USAGE = "Usage: %s [-h] [-m<crc|md5>] <dir>*"


class crc:
    """
    Wraps up zlib.crc32 to make it suitable for use as a faster but less
    accurate alternative to the hashlib.* classes.
    """
    def __init__(self, initial=None):
        self.crc = 0
        if initial is not None:
            self.update(initial)
    def update(self, block):
        import zlib
        self.crc = zlib.crc32(block, self.crc)
    def hexdigest(self):
        return "%X" % self.crc
    def digest(self):
        # Er...
        return self.crc


def all_files(*tops):
    """Lists all files in the given directories."""
    for top in tops:
        for dirname, _, filenames in os.walk(top):
            for f in filenames:
                path = os.path.join(dirname, f)
                if os.path.isfile(path):
                    yield path


def digest(file, method=hashlib.md5):
    with open(file) as f:
        h = method(f.read()).digest()
    return h


def true_duplicates(files):
    """
    Compare the given files, breaking them down into groups with identical
    content.
    """
    while len(files) > 1:
        next_set = []
        this_set = []
        master = files[0]
        this_set.append(master)
        for other in files[1:]:
            if filecmp.cmp(master, other, False):
                this_set.append(other)
            else:
                next_set.append(other)
        if len(this_set) > 1:
            yield this_set
        files = next_set


def group_by(groups, grouper, min_size=1):
    """Breaks each of the groups into smaller subgroups."""
    for group in groups:
        subgroups = {}
        for item in group:
            g = grouper(item)
            if not subgroups.has_key(g):
                subgroups[g] = []
            subgroups[g].append(item)
        for g in subgroups.itervalues():
            if len(g) >= min_size:
                yield g


def usage(message=None):
    global USAGE
    fh = sys.stdout
    exit_code = 0
    if message:
        fh = sys.stderr
        exit_code = 2
        print >>fh, str(message)
    name = os.path.basename(sys.argv[0])
    print >>fh, USAGE % (name,)
    sys.exit(exit_code)


def main():
    try:
        opts, paths = getopt.getopt(sys.argv[1:], "hm:")
    except getopt.GetoptError, err:
        usage(err)
    method = crc
    for o, a in opts:
        if o == "-m":
            if a == "crc":
                method = crc
            elif a == "md5":
                method = hashlib.md5
            else:
                usage("Unknown grouping method: %s" % (a,))
        elif o == "-h":
            usage()
        else:
            usage("Unknown option: %s%s" % (o, a))

    if len(paths) == 0:
        paths = ["."]

    first = True
    groups = [all_files(*paths)]
    for grouper in [os.path.getsize, lambda file: digest(file, method)]:
        groups = group_by(groups, grouper, 2)
    for group in groups:
        for files in sorted(true_duplicates(group)):
            if first:
                first = False
            else:
                print
            for file in files:
                print file


if __name__ == "__main__":
    main()

It’s pretty simple, really. It walks the directories listed on the command line, sorting the files it finds into groups of files likely to be similar. The default criterion is to group them based on file size, which is quick and usually a good indicator that the files are the same. If it’s not, such as if you’re dealing with a bunch of RAW images or TARGA files that are all the same size, other criteria can be used, such as the result of a CRC (Adler-32, specifically) ran on the files, or their MD5 hash. CRCs might be useless for hashing, but they’re much quicker than a proper hash, and give a reasonable indication of whether the files are same. After that, each file in the group is explicitly compared for equality to ensure that they really are duplicates, and broken into subgroups. This ensures that you won’t accidentally delete anything that might appear to be a duplicate, but really isn’t.

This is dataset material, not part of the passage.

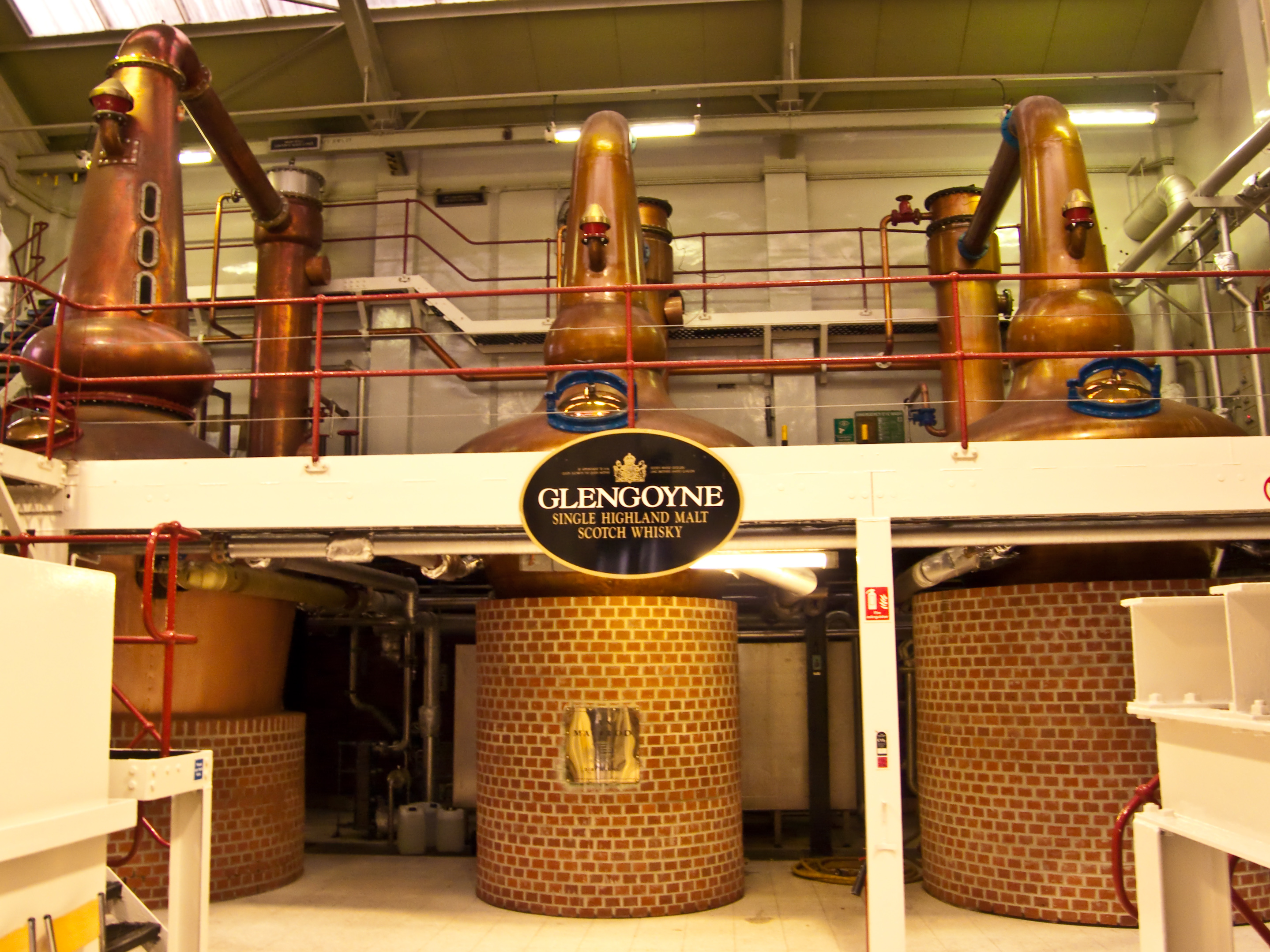 Glengoyne Distillery

When it’s finds identical files, they’re listed together, one per line, in groups separated by empty lines.

Update (Feb 12th): Got rid of some stupid inefficiencies. I’d forgotten that the read() method on filehandles will read everything if no argument’s provided. This speeds it up somewhat when using the CRC or MD5 methods. For the size-based method, I think I’m going to introduce some extra grouping based on one of the other two methods to avoid needless file comparisons. Oh, and whittle() returns a generator now rather than a list.

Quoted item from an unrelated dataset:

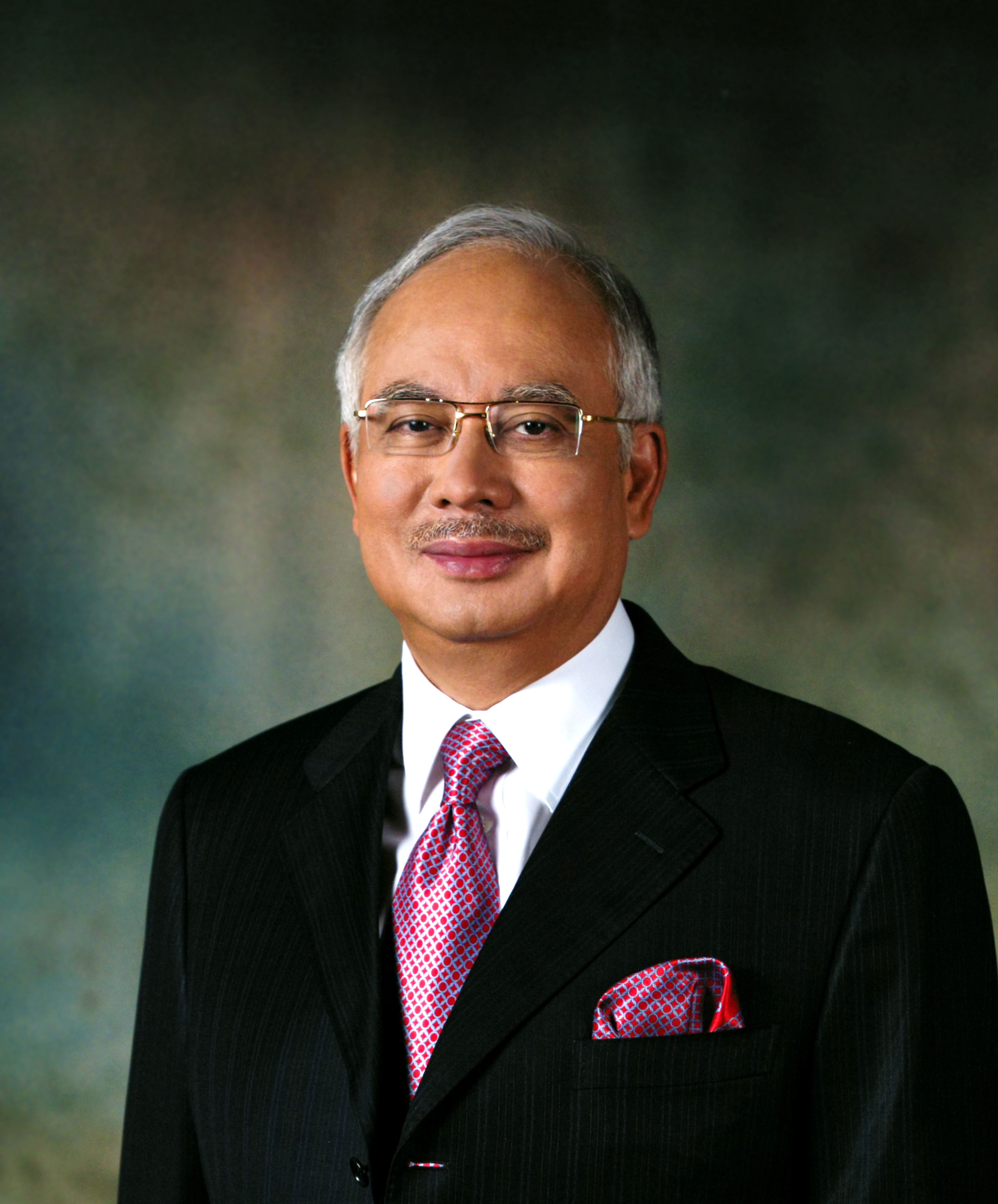 Malaysian Prime Minister, Najib Tun Razak

Update (Feb 14th): Threat carried out! whittle() has been replaced by a more general method called group_by() which is similar but accepts an iterable of iterables instead of an iterable, and rather than returning a generator, it is a generator. Also, after the initial grouping by size, it groups by CRC, though this can be changed to use MD5 with a switch. Now the initial cheap grouping by size is always done, and the more expensive grouping methods (by hash/checksum, then direct comparison) are done after. This is much faster.

February 18, 2008 at 12:37AM Why do I bother?

I’d big plans to get to come in this weekend to work to get some crap that had been slowing my progress out of the way once and for all. What happened? I barely got out of bed on Saturday, and on Sunday I eventually got off my ass and went in at 8pm. Yes, 8pm.

Then when I’m in there, do I actually do anything? Aside from a few bugfixes and some almost pointless refactorings, I got absolutely nowhere. It’s depressing. Part of the point of coming in this weekend was to avoid distractions and just work. Now I’m wishing I came in early on Saturday, bringing in a copy of the BZR repositories I have for doing work on my laptop, merged in my changes, and worked at home for the weekend. Coming into the office definitely hasn’t done me any good.

Never mind me, I’m just annoyed with myself. I’m off home...

Feb 23rd: And on the topic of thing that piss me off, here’s what I think of the stupid data-truncating MySQL server that drives this site:

I18N FAIL

The stupid thing keeps truncating stuff with non-ASCII characters. It sucks ass and in spite of my best efforts, it fails utterly.

February 25, 2008 at 11:48PM Suburban Kids with Biblical Names: Loop duplicate my heart

How brilliantly geeky!

February 26, 2008 at 10:24PM Ciaran Byrne: Ode to Able Sail

Very Boards of Canada, and very, very good.

[MySpace]

February 27, 2008 at 1:37PM Separated at birth?

On the back of Damien’s recent post on Ogra FF members, I just couldn’t help myself:

Separated at birth? Brian Cowen and Fred Flintstone

February 27, 2008 at 6:45PM K-OS: Sunday Morning

Sure, it’s pop, but it’s great pop!

February 28, 2008 at 9:35PM LCD Soundsystem: Someone Great

Even if you don’t listen to the lyrics, you’ve just got to love that simple, spare hook. Something Great is, without a doubt, a masterpiece.

Lyrics

The ones not in the radio/video mix but in the full album version are [bracketed].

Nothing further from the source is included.